7. The method of claim 6, wherein the fusing the foreground image and the stylized background image and loading the at least one dynamic effect to obtain the current frame processed image further comprises:

and carrying out fusion processing and integral tone processing on the foreground image and the background image subjected to the formatting processing, and loading the at least one dynamic effect to obtain an image subjected to current frame processing.

8. The method of claim 7, wherein said displaying said processed video data further comprises: displaying the processed video data in real time;

9. The method of claim 8, wherein uploading the processed video data to a cloud server further comprises:

10. The method of claim 8, wherein uploading the processed video data to a cloud server further comprises:

11. The method of claim 8, wherein uploading the processed video data to a cloud server further comprises:

12. A video data real-time processing device, comprising:

the extraction module is suitable for acquiring input information of an external input source and extracting at least one information element from the input information; the input information is music; the at least one information element includes: amplitude, frequency, and/or timbre;

the generating module is suitable for generating at least one dynamic effect to be loaded according to the at least one information element;

the loading module is suitable for loading the at least one dynamic effect in the current frame image to obtain an image after the current frame is processed;

the display module is suitable for displaying the processed video data;

the generation module is further adapted to:

13. The apparatus of claim 12, wherein a specific object is included in the current frame image;

the device further comprises:

14. The apparatus of claim 12 or 13, wherein the apparatus further comprises:

and the segmentation module is suitable for carrying out scene segmentation processing on the current frame image to obtain a foreground image aiming at a specific object.

15. The apparatus of claim 14, wherein the apparatus further comprises:

the stylizing module is suitable for stylizing the background image according to the at least one information element; the background image is a background image or a preset background image obtained by performing scene segmentation processing on the current frame image.

16. The apparatus of claim 15, wherein the input information is music; the at least one information element includes: amplitude, frequency, and/or timbre;

the stylization module is further adapted to:

selecting a change mode for stylizing the background image according to the values of the amplitude, the frequency and/or the tone; wherein, the selected change mode is different according to the values of the amplitude, the frequency and/or the tone; and performing stylization processing on the background image by using the change mode.
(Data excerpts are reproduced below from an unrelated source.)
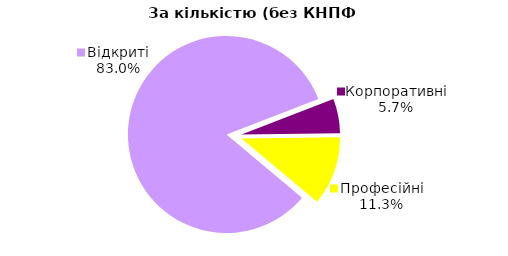
| Category | Series 0 | 30.09.2022 | 31.12.2022** | 30.06.2023 | 30.09.2023 | Зміна за 3-й квартал 2023 року | Зміна за рік | Зміна за 2 роки |
|---|---|---|---|---|---|---|---|---|
| Відкриті | 44 | 47 | 46 | 45 | 46 | 44 | -0.043 | -0.022 |
| Корпоративні | 3 | 4 | 3 | 3 | 3 | 3 | 0 | 0 |
| Професійні | 6 | 6 | 6 | 6 | 6 | 6 | 0 | 0 |
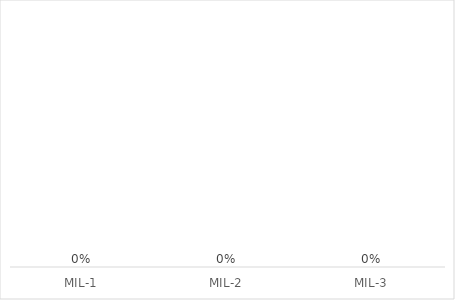
| Category | Complete % |
|---|---|
| MIL-1 | 0 |
| MIL-2 | 0 |
| MIL-3 | 0 |
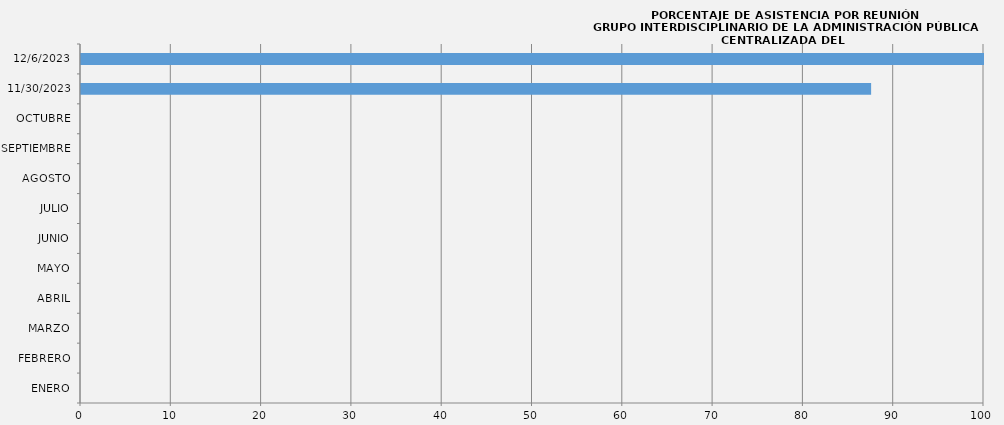
| Category | Series 0 |
|---|---|
| ENERO | 0 |
| FEBRERO | 0 |
| MARZO | 0 |
| ABRIL | 0 |
| MAYO | 0 |
| JUNIO | 0 |
| JULIO | 0 |
| AGOSTO | 0 |
| SEPTIEMBRE | 0 |
| OCTUBRE | 0 |
| 30/11/2023 | 87.5 |
| 06/12/2023 | 100 |
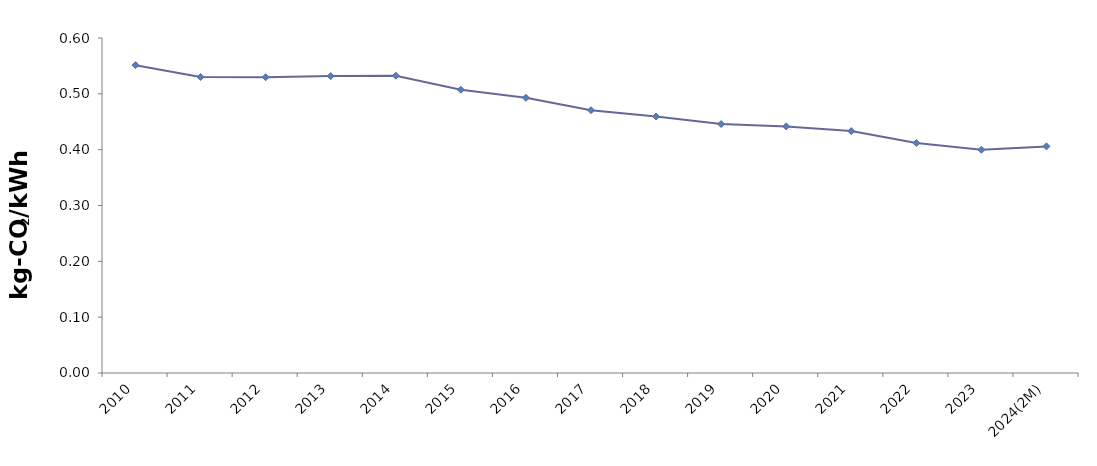
| Category | CO2/kWh
 (kg-CO2 / kWh) |
|---|---|
| 2010 | 0.551 |
| 2011 | 0.53 |
| 2012 | 0.53 |
| 2013 | 0.532 |
| 2014 | 0.532 |
| 2015 | 0.507 |
| 2016 | 0.493 |
| 2017 | 0.471 |
| 2018 | 0.459 |
| 2019 | 0.446 |
| 2020 | 0.442 |
| 2021 | 0.433 |
| 2022 | 0.412 |
| 2023 | 0.4 |
| 2024(2M) | 0.406 |
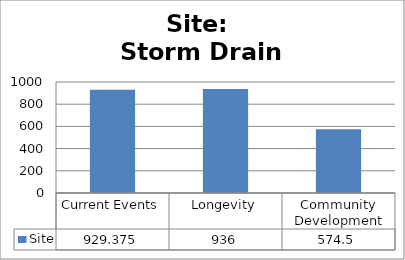
| Category | Site |
|---|---|
| Current Events | 929.375 |
| Longevity | 936 |
| Community Development | 574.5 |
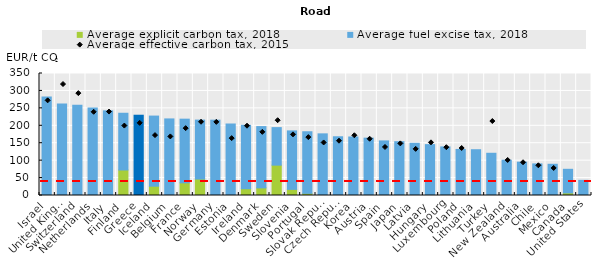
| Category | Average explicit carbon tax, 2018 | Average fuel excise tax, 2018 |
|---|---|---|
| Israel | 0 | 282.708 |
| United Kingdom | 0 | 262.386 |
| Switzerland | 0 | 258.598 |
| Netherlands | 0 | 250.78 |
| Italy | 0 | 242.876 |
| Finland | 73.191 | 162.752 |
| Greece | 0 | 230.279 |
| Iceland | 26.706 | 201.146 |
| Belgium | 0 | 219.702 |
| France | 36.294 | 182.696 |
| Norway | 47.225 | 169.107 |
| Germany | 0 | 216.077 |
| Estonia | 0 | 205.126 |
| Ireland | 19.504 | 181.857 |
| Denmark | 21.865 | 175.867 |
| Sweden | 87.08 | 107.704 |
| Slovenia | 17.605 | 167.743 |
| Portugal | 6.167 | 176.742 |
| Slovak Republic | 0 | 176.85 |
| Czech Republic | 0 | 168.478 |
| Korea | 0 | 167.85 |
| Austria | 0 | 164.549 |
| Spain | 0 | 156.596 |
| Japan | 2.395 | 151.941 |
| Latvia | 0 | 149.825 |
| Hungary | 0 | 145.955 |
| Luxembourg | 0 | 139.392 |
| Poland | 0 | 132.155 |
| Lithuania | 0 | 131.343 |
| Turkey | 0 | 121.135 |
| New Zealand | 0 | 101.267 |
| Australia | 0 | 95.672 |
| Chile | 0 | 90.604 |
| Mexico | 2.349 | 87.225 |
| Canada | 7.477 | 67.692 |
| United States | 0 | 43.451 |
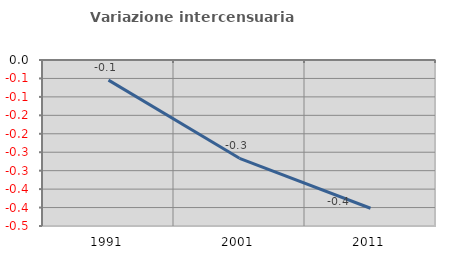
| Category | Variazione intercensuaria annua |
|---|---|
| 1991.0 | -0.055 |
| 2001.0 | -0.266 |
| 2011.0 | -0.402 |

17. The apparatus of claim 15 or 16, wherein the loading module is further adapted to:

18. The apparatus of claim 17, wherein the loading module is further adapted to:

19. The apparatus of claim 18, wherein the display module is further adapted to: displaying the processed video data in real time;

the device further comprises:

20. The apparatus of claim 19, wherein the upload module is further adapted to:

21. The apparatus of claim 19, wherein the upload module is further adapted to:

22. The apparatus of claim 19, wherein the upload module is further adapted to:

23. A computing device, comprising: the system comprises a processor, a memory, a communication interface and a communication bus, wherein the processor, the memory and the communication interface complete mutual communication through the communication bus;

the memory is used for storing at least one executable instruction, and the executable instruction causes the processor to execute the operation corresponding to the video data real-time processing method according to any one of claims 1-11.

24. A computer storage medium having stored therein at least one executable instruction for causing the processor to perform operations corresponding to the video data real-time processing method according to any one of claims 1 to 11.